One Thing You Can’t Afford Anymore: Having Bad Credit

If you think inflation feels bad at the grocery store or at the gas pump, consider the pain it inflicts on a credit card statement, where higher prices don’t just impact the cost of the items purchased, but also on the financing to pay for them.

And according to several recent studies, a growing number of consumers are feeling this discomfort from the bills they see each month, as credit card balances approach record highs and look certain to surpass previous highs and eclipse 1 trillion dollars for the first time.

This is proof that many Americans engage in poor financial behavior.

Yes, I would like to believe that regular readers of a column like mine are financially responsible and not oblivious to debt; I hope what I’m about to say sounds mostly like a sermon given to the choir.

But as times change, strategies with credit change too. Behaviors that were acceptable and responsible a short time ago are no longer as healthy or appropriate today, a situation that will only get worse until interest rate hikes stop and inflation step back.

Meanwhile, the numbers suggest that many Americans — and the country as a whole — are headed for a credit card debt crisis.

Just last year, few people would have predicted such a thing.

As the pandemic took hold in 2020, Americans cut spending and focused on debt reduction; National credit card debt fell from a record $927 billion in the fourth quarter of 2019 to $770 billion in the first quarter of 2021, according to consumer debt data from the Federal Reserve. Bank of New York.

Since then, however, Americans have added more than $100 billion to their revolving credit balances, which now total some $887 billion.

With inflation and interest rates on the rise – along with other factors that are struggling for many consumers – it’s a lock that the old record will soon be broken, likely by the end of the year. ‘year.

At the same time, the rates themselves break another record, for the highest average credit card rate nationwide.

Bankrate.com pegs average credit card rates at over 18%, the highest since 1996.

This barely explains the Federal Reserve’s latest interest rate hike, which card issuers hadn’t fully digested before the central bank raised interest rates by 0.75 percentage points. Wednesday.

In addition, the Fed has signaled that it will likely raise rates again – by a total of 1.25% – before the end of the year.

Ouch.

LendingTree, which in 2019 began tracking rates on 200 of the nation’s most popular credit cards (issued by over 50 lenders) recently pegged the average credit card interest rate at around 21.6%, a record.

And several studies show that the average interest rate on new cards issued today is north of 21%.

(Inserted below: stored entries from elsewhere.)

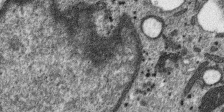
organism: Human
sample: Lung epithelial cells infected with SARS-CoV-2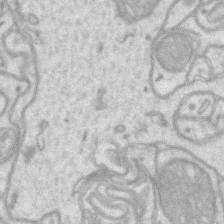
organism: Mouse
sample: CA1 Hippocampus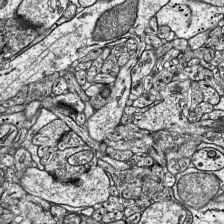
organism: Mouse
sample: Visual Cortex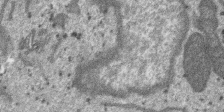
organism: Human
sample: Lung epithelial cells infected with SARS-CoV-2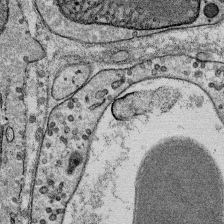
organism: Mouse
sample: Mouse Salivary gland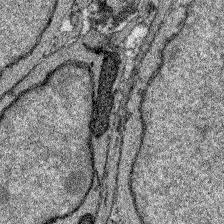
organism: Zebrafish
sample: Larval olfactory bulb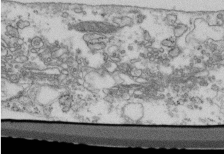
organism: Mouse
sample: Cilia; retinal pigment epithelium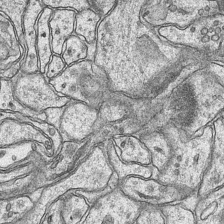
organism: Mouse
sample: CA1 Hippocampus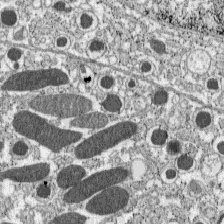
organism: C57BL Mouse
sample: Pancreatic islet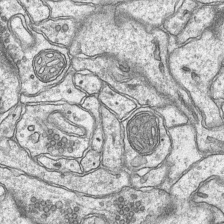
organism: Mouse
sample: CA1 Hippocampus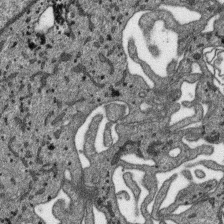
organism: Human
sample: Lung epithelial cells infected with SARS-CoV-2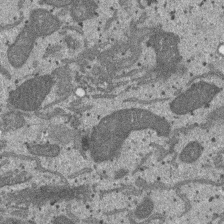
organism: Human
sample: Lung epithelial cells infected with SARS-CoV-2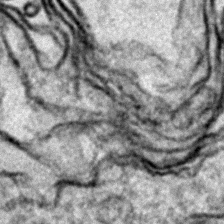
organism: Zebrafish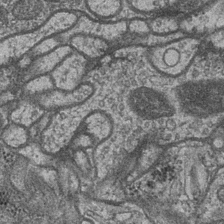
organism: Drosophila
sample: Optic medulla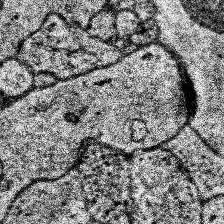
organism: Human
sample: Temporal Lobe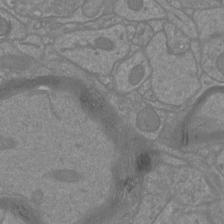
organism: Mouse
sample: Cortical neurons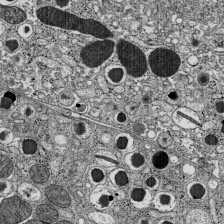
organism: C57BL Mouse
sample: Pancreatic islet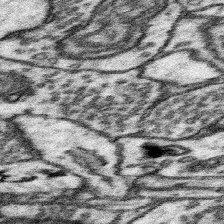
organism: Mouse
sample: Somatosensory cortex neuropil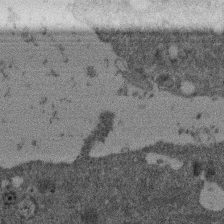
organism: Mouse
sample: Dividing mouse embryo 1 cell stage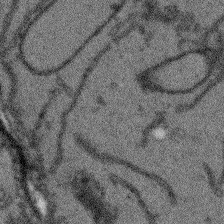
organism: Arabidopsis thaliana
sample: Root tip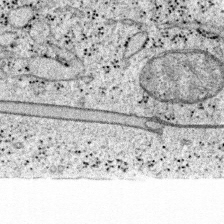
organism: Human
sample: HeLa cells

With further increases already planned, rates of 25% will not be outliers by the time New Year’s Day rolls around.

This should be enough to dissuade consumers from going into debt, but it is not.

LendingTree analysts calculated the national average card debt among people with outstanding balances to be $6,569. Meanwhile, a CreditCards.com study released this week showed that nearly two-thirds of credit card debtors have had a balance for at least a year.

If you’re constantly faced with credit card bills – never resetting balances after big purchases or just regular monthly expenses – then carrying credit card debt isn’t a temporary way to getting by is an ongoing part of your financial strategy.

Good luck with this, as high prices and higher rates will make it harder to repay in the future, adding years to the time it takes to zero a bill by paying at or near minimum.

Worse still, although you can try to blame the situation on the economy and rising prices, most credit card debt problems are the fault of the borrower.

Yeah, the dollars aren’t going as far now as they were a year ago. But this doesn’t just apply to the goods you buy, it also affects the interest you owe. If you have $5,000 in credit card debt and are making monthly payments of $500 while trying to reduce the balance, less of your money is now going to the principal (unless you have a fixed rate card).

Your behavior may not have changed, but your payment date is further away and your efforts have become less effective.

The good news, if there is any, is that so far consumers seem to be paying their bills. Delinquency levels are historically low, and the debt-to-income ratio is not exceptionally high.

That could change overnight, however, as the cumulative effects of more expensive everyday life continue to knock on our doors.

With this in mind, consumers need to fine-tune their spending and eliminate all high-interest debt.

With so few investment products currently promising double-digit returns, anyone with debt to repay should consider “investing” in repayment as a good return on their money.

Making progress is tough with inflation north of 8%, so write down any debts, track your spending, and see where you can cut ledger expenses to improve the outlook for what you owe.

Trade-offs can be difficult, but ask yourself if debt is causing more pain – monetary or emotional – than spending cuts; if so, tackle the debt.

Consider refinancing where possible. There are still low rate balance transfer offers available; consider moving credit card balances, but beware of transfer fees and the costs that will arise if you can’t pay off the debt before the interest rate expires and the normal rate comes in to kick your ass buttocks.

Consider the timing of major purchases and evaluate financing options before heading to the store or dealership. Monitor your credit rating; the more progress you can make to improve it now, the more it can help you if you need to seek a refinance deal down the road.